Looks like it should be ORPHANET, but I am confused as well about why we have both in different places.

Chemicals:

gglusman commented 1 year ago

"Biolink considers rs ids a poor match for variants - they are really more of a locus id" I'm not sure I understand the issue here. A variant refers to variation at a locus, and rsids are excellent for identifying variants. Is there a mixup with allele - the specific version observed for that variant?

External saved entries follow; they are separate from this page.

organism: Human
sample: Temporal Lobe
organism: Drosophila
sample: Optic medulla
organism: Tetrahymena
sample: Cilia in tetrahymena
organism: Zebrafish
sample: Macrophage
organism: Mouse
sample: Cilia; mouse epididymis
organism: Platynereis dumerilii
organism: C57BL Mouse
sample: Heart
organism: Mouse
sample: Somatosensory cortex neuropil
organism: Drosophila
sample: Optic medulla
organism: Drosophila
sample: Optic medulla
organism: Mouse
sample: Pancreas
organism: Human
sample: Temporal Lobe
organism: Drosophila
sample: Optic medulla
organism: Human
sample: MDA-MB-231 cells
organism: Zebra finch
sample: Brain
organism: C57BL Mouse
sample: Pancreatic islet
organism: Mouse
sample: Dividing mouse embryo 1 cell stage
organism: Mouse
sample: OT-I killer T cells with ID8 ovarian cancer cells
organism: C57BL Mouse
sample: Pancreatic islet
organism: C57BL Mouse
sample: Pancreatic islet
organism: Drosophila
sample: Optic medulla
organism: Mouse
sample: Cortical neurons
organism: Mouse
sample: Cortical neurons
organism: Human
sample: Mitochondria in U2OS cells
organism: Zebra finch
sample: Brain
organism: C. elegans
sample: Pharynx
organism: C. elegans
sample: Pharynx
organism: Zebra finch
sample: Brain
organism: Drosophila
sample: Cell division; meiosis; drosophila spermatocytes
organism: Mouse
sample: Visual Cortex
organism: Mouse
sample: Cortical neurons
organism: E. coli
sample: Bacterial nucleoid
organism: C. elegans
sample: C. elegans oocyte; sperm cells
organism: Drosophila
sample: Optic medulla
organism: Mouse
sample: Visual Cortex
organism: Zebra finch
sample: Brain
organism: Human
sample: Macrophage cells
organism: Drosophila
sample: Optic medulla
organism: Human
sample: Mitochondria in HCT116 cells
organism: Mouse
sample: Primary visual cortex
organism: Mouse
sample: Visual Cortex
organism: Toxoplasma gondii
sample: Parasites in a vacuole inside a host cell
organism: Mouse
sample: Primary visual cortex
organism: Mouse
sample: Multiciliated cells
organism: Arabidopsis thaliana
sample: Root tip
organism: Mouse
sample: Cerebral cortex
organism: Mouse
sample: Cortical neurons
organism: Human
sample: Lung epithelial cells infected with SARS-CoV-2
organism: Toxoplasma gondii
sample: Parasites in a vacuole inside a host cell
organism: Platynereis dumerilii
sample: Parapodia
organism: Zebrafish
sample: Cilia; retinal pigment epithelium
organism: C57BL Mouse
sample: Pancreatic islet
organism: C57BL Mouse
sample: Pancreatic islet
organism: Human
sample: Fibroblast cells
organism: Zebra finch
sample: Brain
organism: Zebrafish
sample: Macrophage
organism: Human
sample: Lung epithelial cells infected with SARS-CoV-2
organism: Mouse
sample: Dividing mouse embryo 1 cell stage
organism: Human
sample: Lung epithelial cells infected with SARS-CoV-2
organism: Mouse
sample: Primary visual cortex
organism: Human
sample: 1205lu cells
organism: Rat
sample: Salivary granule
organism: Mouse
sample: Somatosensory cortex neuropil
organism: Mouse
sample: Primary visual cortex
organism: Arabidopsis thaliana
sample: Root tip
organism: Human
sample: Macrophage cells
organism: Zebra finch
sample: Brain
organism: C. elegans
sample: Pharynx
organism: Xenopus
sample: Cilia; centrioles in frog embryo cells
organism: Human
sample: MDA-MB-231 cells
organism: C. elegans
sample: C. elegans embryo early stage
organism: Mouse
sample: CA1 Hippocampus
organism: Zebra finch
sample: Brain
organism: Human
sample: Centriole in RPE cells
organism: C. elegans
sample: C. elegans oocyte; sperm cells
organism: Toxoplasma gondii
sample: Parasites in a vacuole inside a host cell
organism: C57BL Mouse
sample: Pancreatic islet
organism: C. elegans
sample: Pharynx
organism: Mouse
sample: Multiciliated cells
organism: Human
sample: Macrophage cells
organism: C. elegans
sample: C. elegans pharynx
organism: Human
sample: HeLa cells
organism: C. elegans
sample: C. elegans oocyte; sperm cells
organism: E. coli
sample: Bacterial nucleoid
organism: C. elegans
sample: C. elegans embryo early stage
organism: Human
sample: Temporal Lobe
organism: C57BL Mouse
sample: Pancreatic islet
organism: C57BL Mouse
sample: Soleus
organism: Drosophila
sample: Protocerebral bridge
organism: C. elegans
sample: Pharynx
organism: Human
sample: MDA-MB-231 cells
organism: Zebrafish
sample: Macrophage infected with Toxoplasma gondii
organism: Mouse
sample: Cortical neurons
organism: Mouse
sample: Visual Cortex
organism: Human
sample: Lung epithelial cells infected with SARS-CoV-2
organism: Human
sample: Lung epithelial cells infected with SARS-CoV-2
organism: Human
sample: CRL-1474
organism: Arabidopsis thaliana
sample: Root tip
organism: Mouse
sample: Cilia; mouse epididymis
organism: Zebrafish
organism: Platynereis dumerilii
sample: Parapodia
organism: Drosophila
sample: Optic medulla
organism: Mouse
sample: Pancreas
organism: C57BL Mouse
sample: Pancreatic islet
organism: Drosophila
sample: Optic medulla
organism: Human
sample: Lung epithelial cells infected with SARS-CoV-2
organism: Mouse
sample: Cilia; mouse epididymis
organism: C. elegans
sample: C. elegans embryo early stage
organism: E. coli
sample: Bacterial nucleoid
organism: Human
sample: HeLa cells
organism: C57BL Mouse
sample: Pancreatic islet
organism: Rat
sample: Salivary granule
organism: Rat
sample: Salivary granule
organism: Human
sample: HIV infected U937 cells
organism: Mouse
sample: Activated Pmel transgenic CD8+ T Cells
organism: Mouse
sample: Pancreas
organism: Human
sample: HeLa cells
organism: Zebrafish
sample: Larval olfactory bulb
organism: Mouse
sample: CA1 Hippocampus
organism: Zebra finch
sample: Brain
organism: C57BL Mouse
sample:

sierra-moxon commented 1 year ago

@gglusman - the plan is to do a re-work of allele/variant in biolink in 2023 for sure. rs ids are a good identifier for polymorphisms for sure.

karafecho commented 1 year ago

Also see:

https://github.com/biolink/biolink-model/issues/1119 https://github.com/biolink/biolink-model/issues/1121 (https://github.com/biolink/biolink%20model/issues/1122

sstemann commented 7 months ago

@sierra-moxon can you review this ticket? i'm not sure if it's still open?

sierra-moxon commented 7 months ago

@karafecho - I reviewed all the related Biolink tickets tagged here and I believe I've answered all the questions with what Biolink (and bioregistry by extension) thinks the prefixes for these IDs should be. I do not have a way to validate that all the KPs are using the correct prefixes in bulk, but I do believe the reasoner-validator will warn of incorrect prefix use.

Can we close this ticket?

karafecho commented 7 months ago

Wow! Thanks, Sierra. Yes, the Reasoner Validator should catch incorrect prefix use, so I'll go ahead and close this ticket.